To do so, Meta’s tech first separates a single image into two: a “color image” and a “depth image.” The original image is also fed to a neural network to extract a “feature map,” or a representation of all of the important features within it.
Then, the feature map, color image, and depth image are broken up into a bunch of tiny corresponding “tiles,” and fed to a second neural network to create “masks.” The masks separate different images into distinct planes, such as foreground, midground, or background. All of this information is used to render the original “single plane” source image into an immersive, 3D scene.

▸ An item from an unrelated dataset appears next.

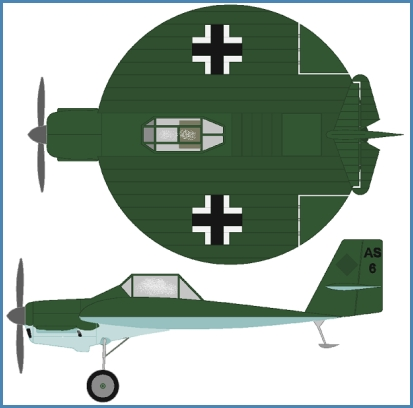 Sack_AS6

This isn’t the first time we’ve seen Meta put AI to work in its dreams of creating a metaverse. The company has filed patent applications for AI-embedded smart glasses for people with sensory impairments, and a system similar to this patent that uses AI for artificial reality image reconstruction.
It makes perfect sense why Meta seeks to use AI for these processes, said Jake Maymar, AI strategist at The Glimpse Group. Generally, 3D-rendering of 2D data can be expensive and time-consuming, especially in the context of artificial reality. Using AI makes this process far more efficient, he said.
And if that AI rendering isn’t processed locally on the device, but via a cloud network, that opens the door for lower latency and lighter form factor — potentially signaling how the next generation of smart glasses may work, Maymar added. “I always wonder what’s next with patents,” he said. “With this one, I actually think it’s AR glasses.”
Plus, like the rest of tech, Meta continues forging ahead on the AI front. And in its quest for dominance, it is using one of its biggest assets: an astronomical stockpile of data. The company acknowledged last week that every public Instagram and Facebook post made by adults since 2007 has been leveraged to train its AI models (the only exception being EU-based users).
And while this data stands to strengthen its foundational models as it seeks to compete with Google and OpenAI, Maymar noted it can also prove incredibly fruitful in artificial reality development. Training on the massive collection of text, image, and video data can lead to AR innovations in rendering, sentiment analysis, content generation, and more, he said.
It’s akin to how Stable Diffusion by Stability AI was “basically trained on all of the internet,” and is now one of the most high-powered generative models on the market, he said. “There’s a wealth of knowledge there that they can train a model on,” said Maymar. “It’s going to be pretty sophisticated.”